Introduction

The freshwater prawn, Cryphiops caementarius (Molina, 1782), is a species that undergoes a traditional fishery in river systems located in the western slope of the Andean region of Perú and Chile from the Chancay and Lambayeque rivers in Northern Perú (ca. 6°S) to Aconcagua river in central-Northern Chile (ca. 33°S) (^{Bahamonde & Vila, 1971}) (Fig. 1). In this area, prawn’s populations are threatened by extended periods of drought, severe anthropic intervention on the riverbed such as mining activities, arids extraction, channeling, implementation of dams and fishing pressure (^{Morales & Meruane, 2013} a). In addition, the presence of exotic predatory fish such as the trout Oncorhynchus mykiss (Walbaum, 1792) (^{Bahamonde & Vila, 1971}; ^{Viacava, Aitken, & Llanos, 1978}) and the cichlid Australoheros facetus (Jenyns, 1842) recently documented in El Culebrón estuary (ca. 29°S; central-Northern Chile) (^{Avilés, López, & Flores, 2018}).

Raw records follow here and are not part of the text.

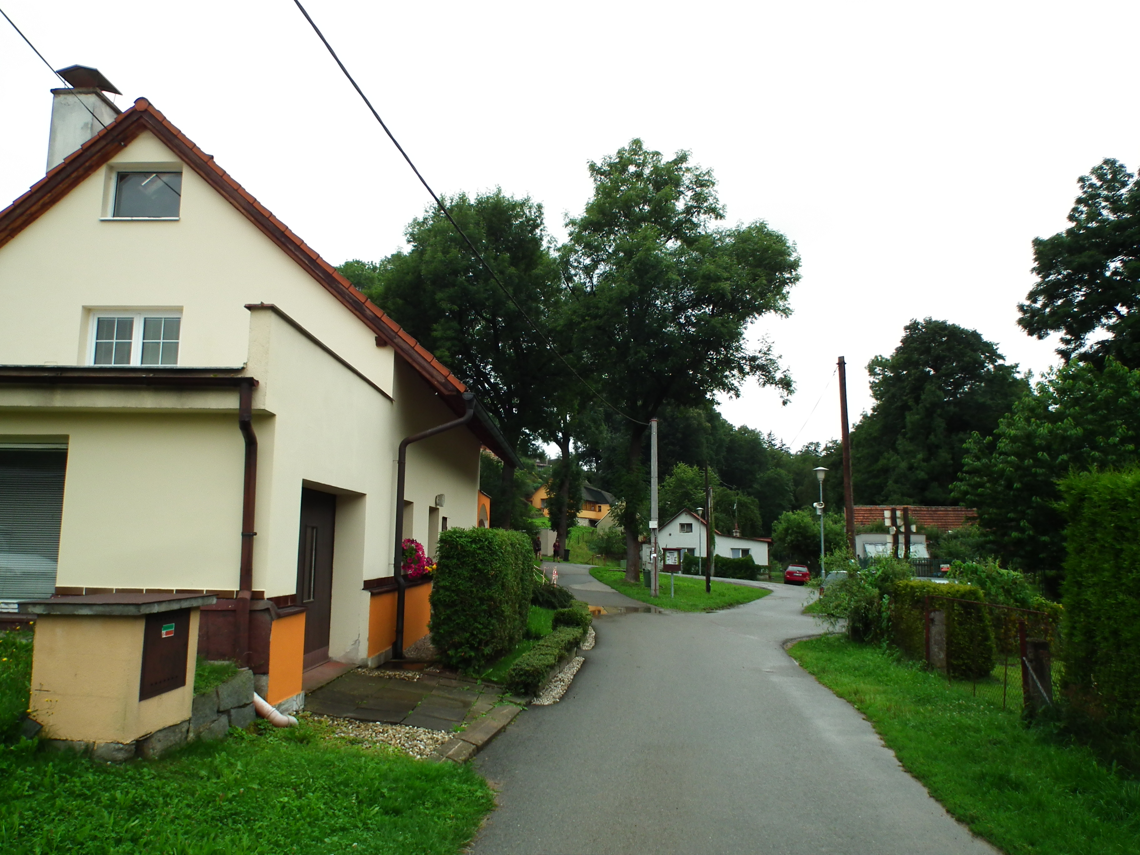 Oldrichovice - część Ujścia nad Orlicą.
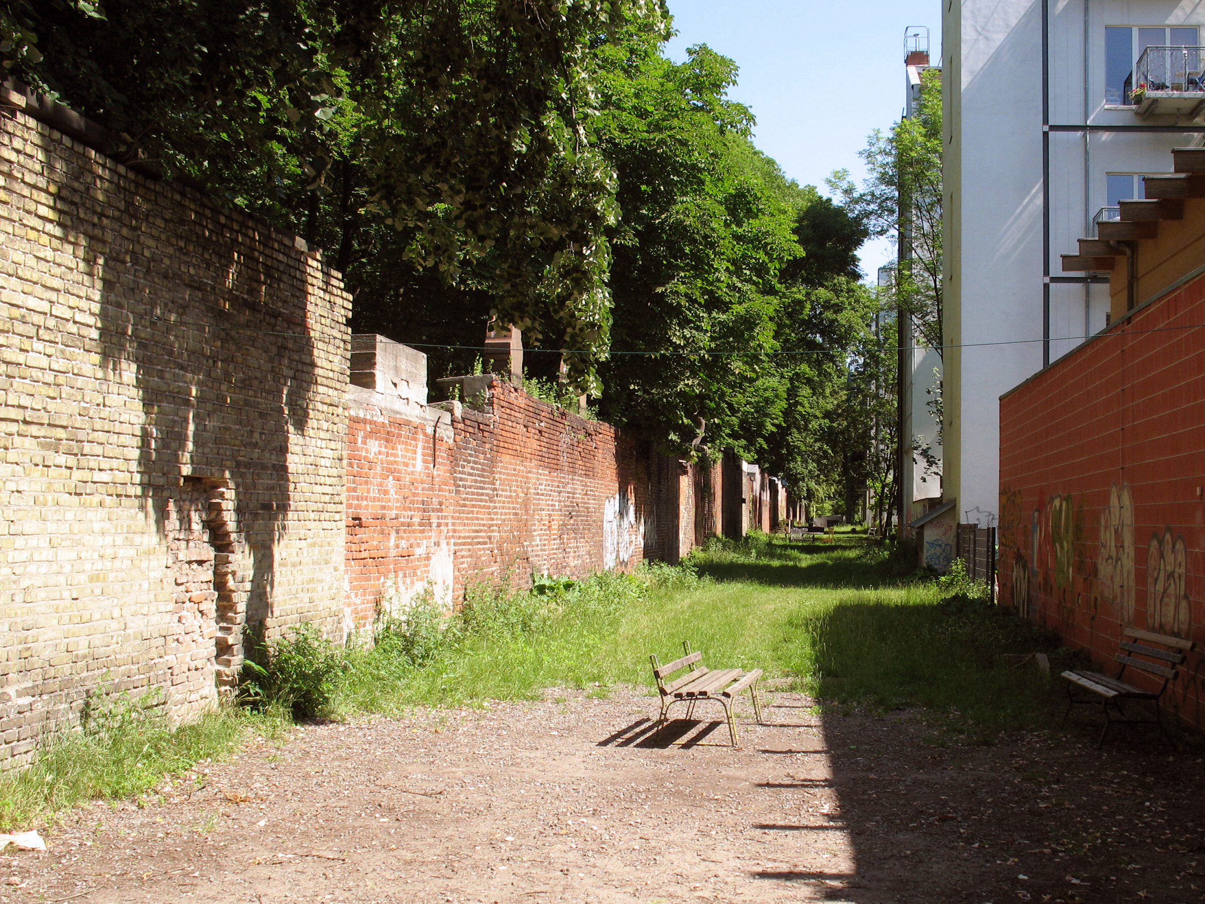 Judengang beim Alten Jüdischen Friedhof, Berlin-Prenzlauer Berg: Blick Richtung Knaackstraße
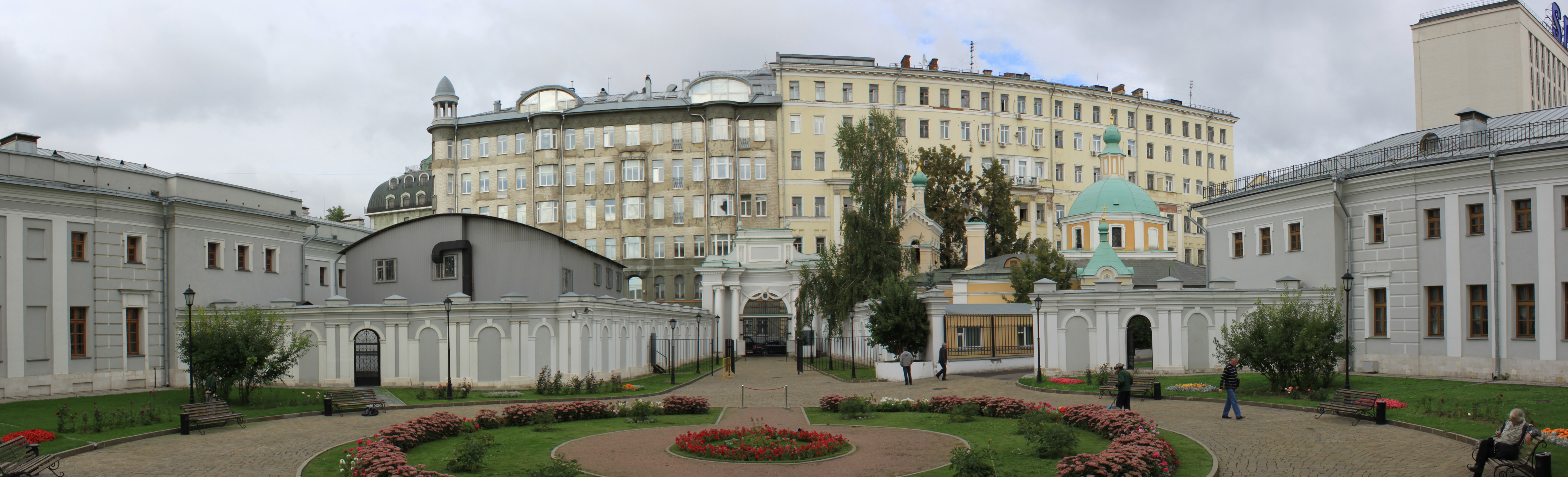 Стены парадного двора (парадный двор) (Москва и Московская область, Москва, Староваганьковский переулок (Маркса-улица Энгельса, 14))
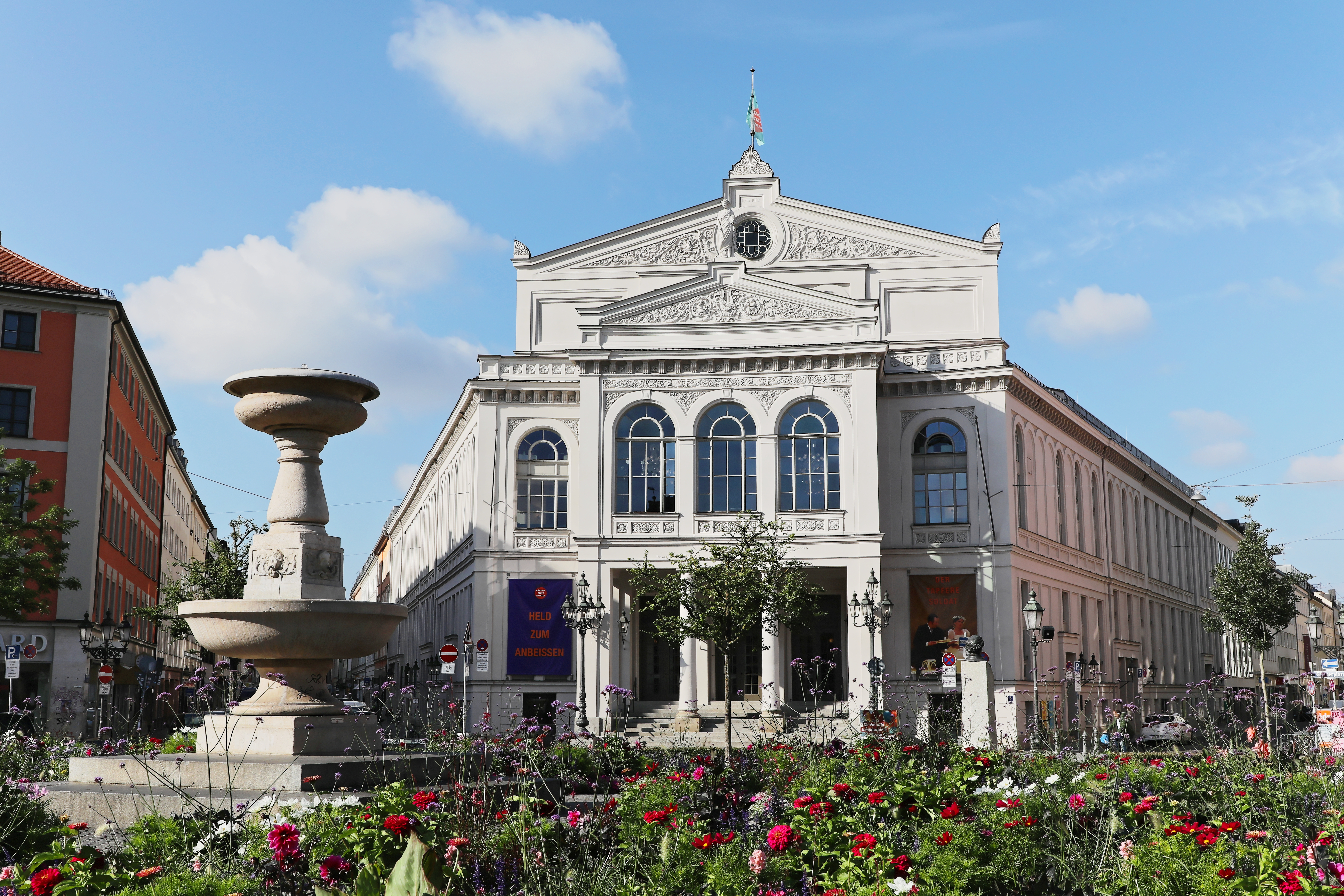 Totalen und Details vom Gebäude des Staatstheaters am Gärtnerplatz, mit Blumenrabatte und Brunnen im Vordergrund
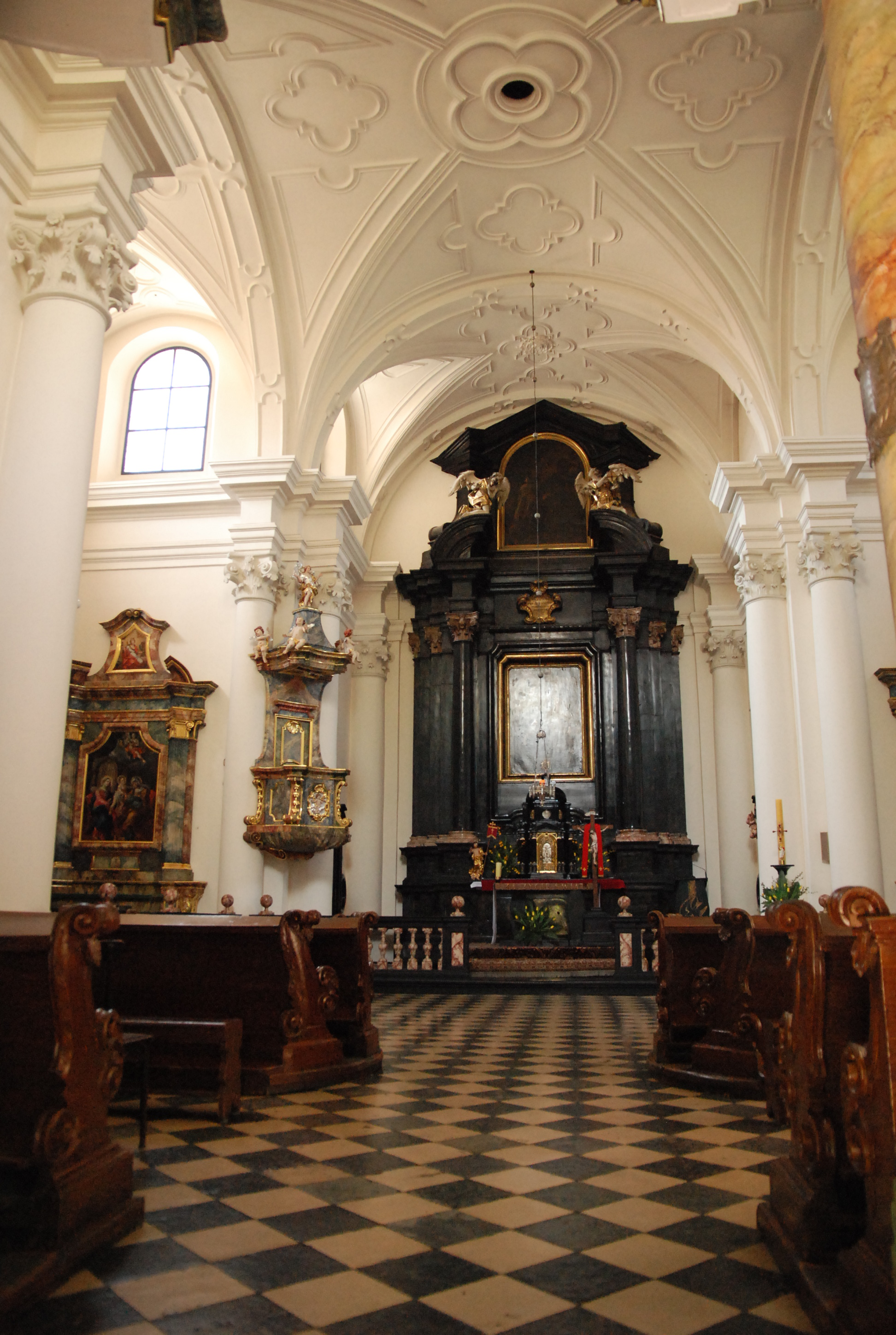 Kościół św. Teresy od Jezusa i św. Jana od Krzyża w Krakowie. Ul. Kopernika 44
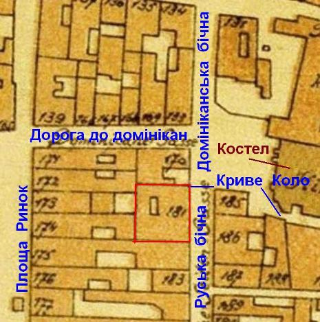 фрагмент плану Львова кінця 18 ст.
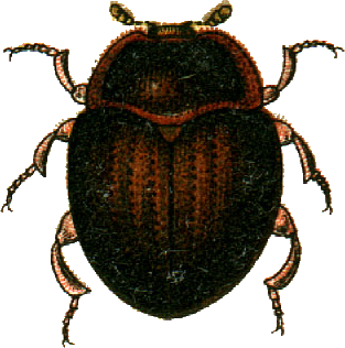 This file has been extracted from another file: Jacobs18.jpg
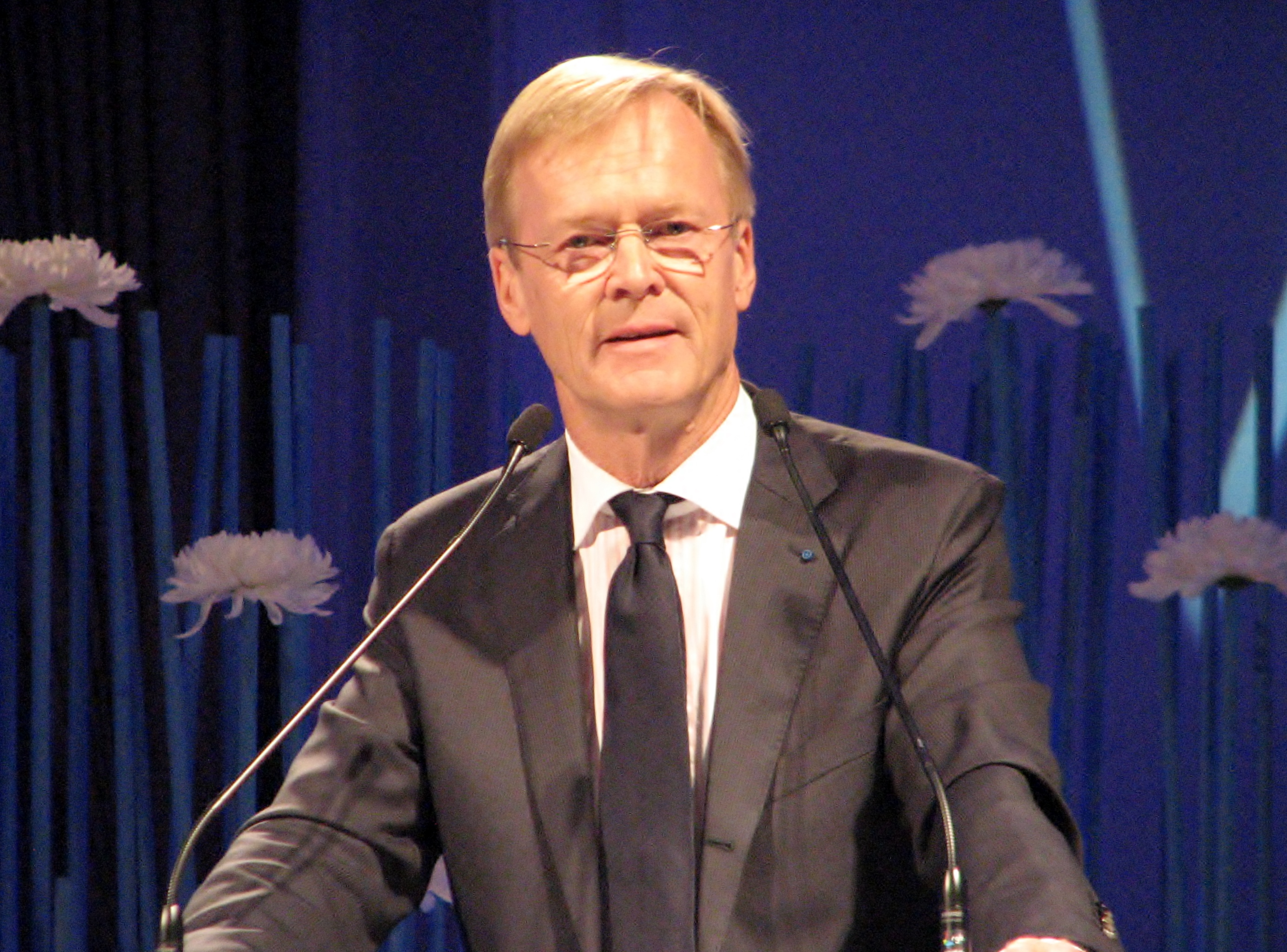 Ari Vatanen esinemas Estonia kontserdisaalis konverentsil "ERSP 25 – milleks meile erakonnad?"
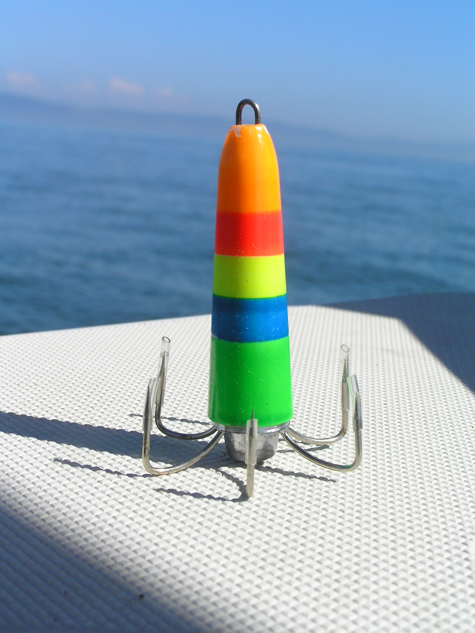 イイダコテンヤ既製品
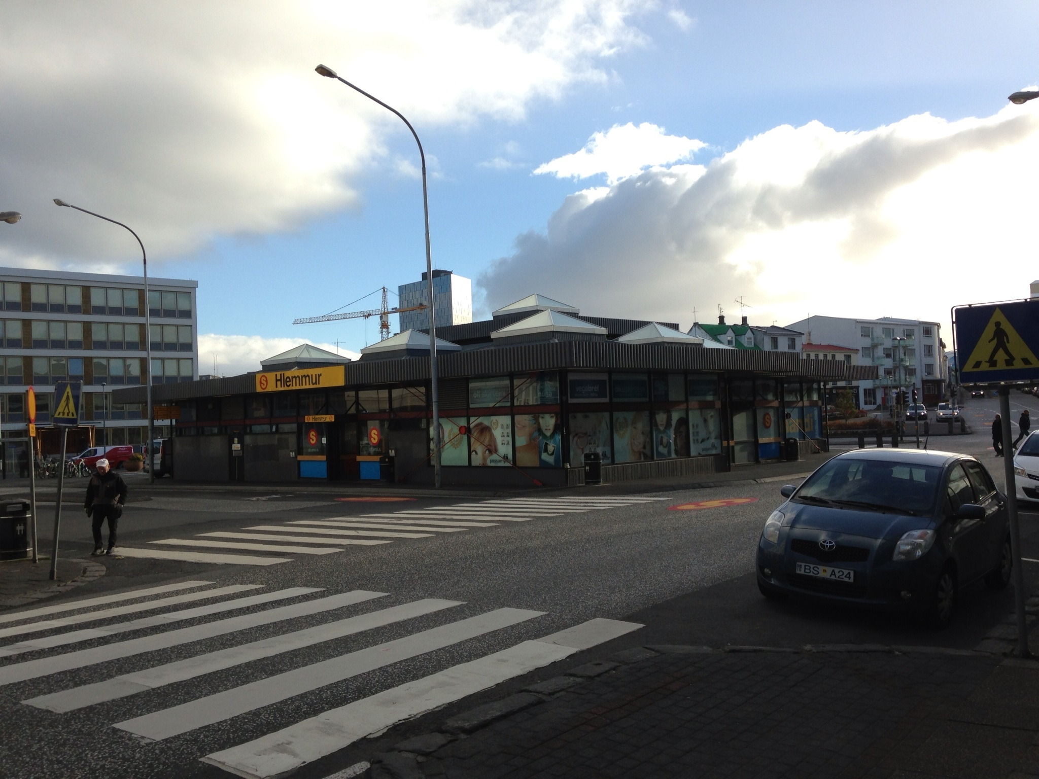 Hlemmur bus terminl

Fig. 1 Geographic scope according literature review in the North Western Andean region of Perú and Chile. The dashed black line indicates the latitudinal range of distribution of Cryphiops caementarius. The continuous black line indicates hydrographic zones. CRPP = continental region of the Pacific of Perú, SRAZ = sporadic rivers in the Northern arid zone from Chile, RMSZ = rivers from mixed regime in the semi-arid zone of central-Northern Chile. 

However, these factors do not exclusively affect C. caementarius, but most of the species of freshwater prawns worldwide (e.g. ^{Bowles, Aziz, & Knight, 2000}; ^{Snyder, Anderson, & Pringle, 2011}). For this reason, the Food and Agriculture Organization of the United Nations (FAO; http://www.fao.org) indicates the need to further deepen in relevant aspects of these organisms such as: a) the ethology of juveniles, b) infectiology and parasitology, and c) the quantitative estimation of populations losses due to predation. Accordingly, information related with key ecological interactions such as predation is scarce representing a major knowledge gap to guarantee correct management and conservation practices (^{Parsons, 2005}).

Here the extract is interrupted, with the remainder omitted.